Oh I understand, my post is mostly aimed at those who appear to believe
defying the vote result will be just shrugged off as if it were just another
case of politics.

The working classes are quite hard to politicize, but once they are involved
it is like a train speeding up on a track. The middle classes tend to have,
ah, more flexible opinions and less conviction about the world and their
beliefs shall we say. This isn't good or bad for either case, it's just so.

I think the chattering classes are underestimating the effects of a backlash
because they themselves are more flexible / less committed and their (wrong)
intuition that everybody else is the same. Sure there are lots of enthusiastic
and firm believers of <political paradigm> in the middle class, but they are a
minority. Most middle class people will eventually accommodate the idea of a
Britain without the EU. The working classes will not respond in the same way,
because once they commit to a political ideal it is much harder to shift them.
That's a grudge that's never going away, even if there somehow magically was
no rioting.

> I was just trying to explain what - from what I read so far - seems the most
> probable strategy for the next months.

That would be my hunch too. Looks like we're about to enter interesting times.

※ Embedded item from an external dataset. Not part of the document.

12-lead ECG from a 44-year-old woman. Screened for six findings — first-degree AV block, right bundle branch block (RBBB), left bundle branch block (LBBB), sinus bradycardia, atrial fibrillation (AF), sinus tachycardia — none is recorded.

> Also, while the economic results of the Leave might be exaggerated (as part
> of the same strategy I was explaining) do you think that Leave supporters
> have properly considered the risks of splintering UK (Scotland, Northern
> Ireland and possibly Wales deciding to get independence)?

No. I don't even think the Remain side considered this proper or they would
have emphasized it much more in their propaganda instead of economics. However
Scotland wants to leave anyway, Brexit is more of an pretext for that than a
cause. I am confident Wales and Northern Ireland will stay with England.
Politically speaking the Scots and Home Counties don't have a lot in common,
the South is much more right wing than the North, so I don't think a 'deal'
ameliorates the situation if it succeeds in Scotland staying and Britain stays
in the EU.

I suspect, and I'm not very sure of this, this is just a guess, that the EU
officials are going to deny Scotland entry to the EU even if they become an
independent state which will piss them off no end (this is to prevent a
precedent setting off country fragmentation in Europe e.g. Catalonia). I think
the closing of ranks against Juncker has something to do with this. Then an
olive branch will be offered to the British. Obviously there's quite a gap
between the cup and lip here so we'll have to wait and see.